**GOAL OF THE EXERCISE**
Copy the data exactly.

**DATA RECORDS**
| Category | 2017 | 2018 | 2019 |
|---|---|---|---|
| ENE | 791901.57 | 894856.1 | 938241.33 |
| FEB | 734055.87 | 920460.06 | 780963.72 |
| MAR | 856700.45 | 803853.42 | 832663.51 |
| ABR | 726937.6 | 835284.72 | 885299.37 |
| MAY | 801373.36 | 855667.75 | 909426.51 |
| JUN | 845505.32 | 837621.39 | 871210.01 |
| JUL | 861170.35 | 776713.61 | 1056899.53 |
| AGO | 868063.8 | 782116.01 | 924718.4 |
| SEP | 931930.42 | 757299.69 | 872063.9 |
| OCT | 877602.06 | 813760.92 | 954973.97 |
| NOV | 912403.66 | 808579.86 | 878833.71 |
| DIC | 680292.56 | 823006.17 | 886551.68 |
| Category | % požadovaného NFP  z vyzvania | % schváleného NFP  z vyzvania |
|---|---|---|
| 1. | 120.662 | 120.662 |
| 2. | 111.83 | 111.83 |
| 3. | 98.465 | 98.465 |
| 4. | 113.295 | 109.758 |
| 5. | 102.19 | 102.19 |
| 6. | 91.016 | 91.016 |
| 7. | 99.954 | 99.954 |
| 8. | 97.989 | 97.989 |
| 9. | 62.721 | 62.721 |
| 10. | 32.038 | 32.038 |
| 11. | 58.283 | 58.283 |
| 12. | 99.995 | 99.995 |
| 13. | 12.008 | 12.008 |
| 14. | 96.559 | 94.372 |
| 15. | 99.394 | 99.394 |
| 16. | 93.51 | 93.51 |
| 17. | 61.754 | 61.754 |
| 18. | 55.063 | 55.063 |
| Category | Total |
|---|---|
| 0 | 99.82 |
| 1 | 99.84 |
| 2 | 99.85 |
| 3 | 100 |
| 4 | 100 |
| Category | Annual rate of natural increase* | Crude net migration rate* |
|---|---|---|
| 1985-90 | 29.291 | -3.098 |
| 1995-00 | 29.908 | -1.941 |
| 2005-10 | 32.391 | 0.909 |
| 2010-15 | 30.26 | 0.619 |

**RESULT**
| Category | 2017 | 2018 | 2019 |
|---|---|---|---|
| ENE | 791901.57 | 894856.1 | 938241.33 |
| FEB | 734055.87 | 920460.06 | 780963.72 |
| MAR | 856700.45 | 803853.42 | 832663.51 |
| ABR | 726937.6 | 835284.72 | 885299.37 |
| MAY | 801373.36 | 855667.75 | 909426.51 |
| JUN | 845505.32 | 837621.39 | 871210.01 |
| JUL | 861170.35 | 776713.61 | 1056899.53 |
| AGO | 868063.8 | 782116.01 | 924718.4 |
| SEP | 931930.42 | 757299.69 | 872063.9 |
| OCT | 877602.06 | 813760.92 | 954973.97 |
| NOV | 912403.66 | 808579.86 | 878833.71 |
| DIC | 680292.56 | 823006.17 | 886551.68 |
| Category | % požadovaného NFP  z vyzvania | % schváleného NFP  z vyzvania |
|---|---|---|
| 1. | 120.662 | 120.662 |
| 2. | 111.83 | 111.83 |
| 3. | 98.465 | 98.465 |
| 4. | 113.295 | 109.758 |
| 5. | 102.19 | 102.19 |
| 6. | 91.016 | 91.016 |
| 7. | 99.954 | 99.954 |
| 8. | 97.989 | 97.989 |
| 9. | 62.721 | 62.721 |
| 10. | 32.038 | 32.038 |
| 11. | 58.283 | 58.283 |
| 12. | 99.995 | 99.995 |
| 13. | 12.008 | 12.008 |
| 14. | 96.559 | 94.372 |
| 15. | 99.394 | 99.394 |
| 16. | 93.51 | 93.51 |
| 17. | 61.754 | 61.754 |
| 18. | 55.063 | 55.063 |
| Category | Total |
|---|---|
| 0 | 99.82 |
| 1 | 99.84 |
| 2 | 99.85 |
| 3 | 100 |
| 4 | 100 |
| Category | Annual rate of natural increase* | Crude net migration rate* |
|---|---|---|
| 1985-90 | 29.291 | -3.098 |
| 1995-00 | 29.908 | -1.941 |
| 2005-10 | 32.391 | 0.909 |
| 2010-15 | 30.26 | 0.619 |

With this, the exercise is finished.